DESCRIPTION OF SELF ACCEPTANCE AND CONDITIONS FAVORABLE TO ACHIEVE IT ON MALE-TO-FEMALE TRANSSEXUAL
Risma Aryanti Pratiwi and Juliana Irmayanti Saragih Psychology Faculty in University of North Sumatera
ABSTRACT
This research uses qualitative approach with an intrinsic case study as the research method. Data were obtained by conducting in-depth interview to one male-to-female transsexual that lives in Medan. This study used self acceptance theory which proposed by Germer (2009) to describe the process how participant accepted herself. According to Germer (2009), there are five stages of self acceptance, the stages are : start with Aversion, then Curiosity, follow Tolerance, Allowing, and end up with Friendship. The result of the research showed that participant is able to accept herself, she passed all of the self acceptance stages that proposed by Germer (2009) with various response follow, neither pros nor cons response she got because of her transsexuality. She through the first stage by rejected herself where she felt very displeasing with her own penis , and she enter the second stage by trying to figure out about her gender identity without anyone help, at the third stage, she endured her gender discomfort by saving money so she’ll be able to undergo sex reassignment surgery, she enter the forth stage by learns to adapt on her new situation, the self acceptance process she’s been through over when she enter the last stage where she feel very grateful and see hidden value in her predicament. These process highly affected by acceptance and social support which given by her significant others, while these things make herself a better self-acceptant person.
BAB I PENDAHULUAN
A. Latar Belakang Masalah
“Born In The Wrong Body” merupakan suatu tema yang diangkat menjadi
suatu tajuk permasalahan yang dibahas dalam acara talk show yang dipandu oleh
Oprah Winfrey pada tanggal 28 September 2007. Dalam acara tersebut hadir 3 orang narasumber yang termasuk dalam kelompok orang-orang jenis ketiga, yaitu orang-orang yang jenis kelaminnya tidak teridentifikasi sebagai wanita maupun
pria, yang selanjutnya akan disebut sebagai transeksual dalam tulisan ini.

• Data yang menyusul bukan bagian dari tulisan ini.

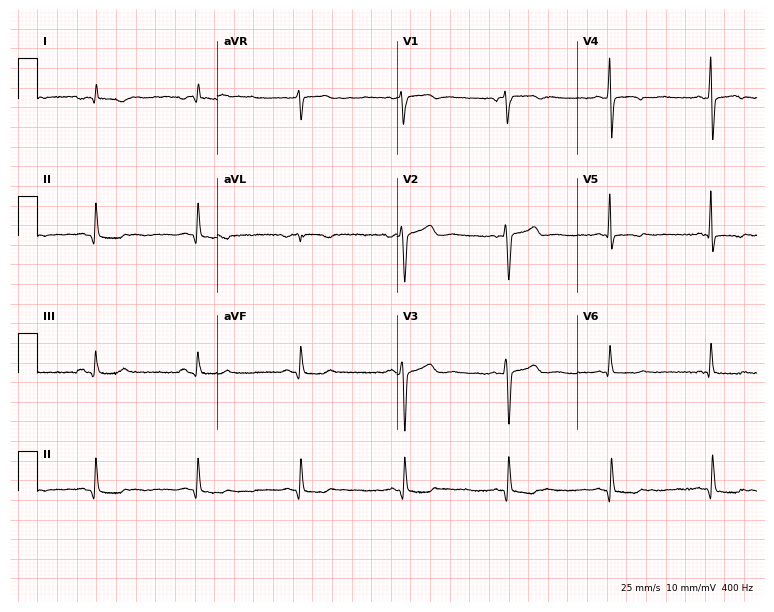
ECG — a male, 60 years old. Screened for six findings — first-degree AV block, right bundle branch block, left bundle branch block, sinus bradycardia, atrial fibrillation, sinus tachycardia — none is recorded.

Diantaranya adalah Angelika, seorang gadis berusia 21 tahun yang telah
menjalani kehidupan 15 tahun pertamanya sebagai anak lelaki. Ia mulai merasakan konflik mengenai identitasnya saat ia masih berusia 3 tahun. Saat anak lelaki lain seusianya mulai tertarik dengan kegiatan olahraga, ia lebih memilih
untuk bermain dengan boneka barbie. Saat ia memasuki masa remaja, ia mulai mengetahui mengenai homoseksual dan ia secara tidak sengaja mengira ia
merupakan salah satu dari mereka.
Hal yang sama juga dirasakan oleh gadis kecil yang berasal dari California bernama Julia. Sejak kecil ia lebih suka bermain mobil-mobilan dan memakai
pakaian anak lelaki. Semakin ia bertambah dewasa, ia menyadari ada sesuatu hal yang salah dari dalam dirinya. Selama 14 tahun, ia menjalani kehidupan menjadi
transgender dan ia kemudian memulai perjalanan untuk mengganti identitas
melalui beberapa perubahan fisik menjadi Jake.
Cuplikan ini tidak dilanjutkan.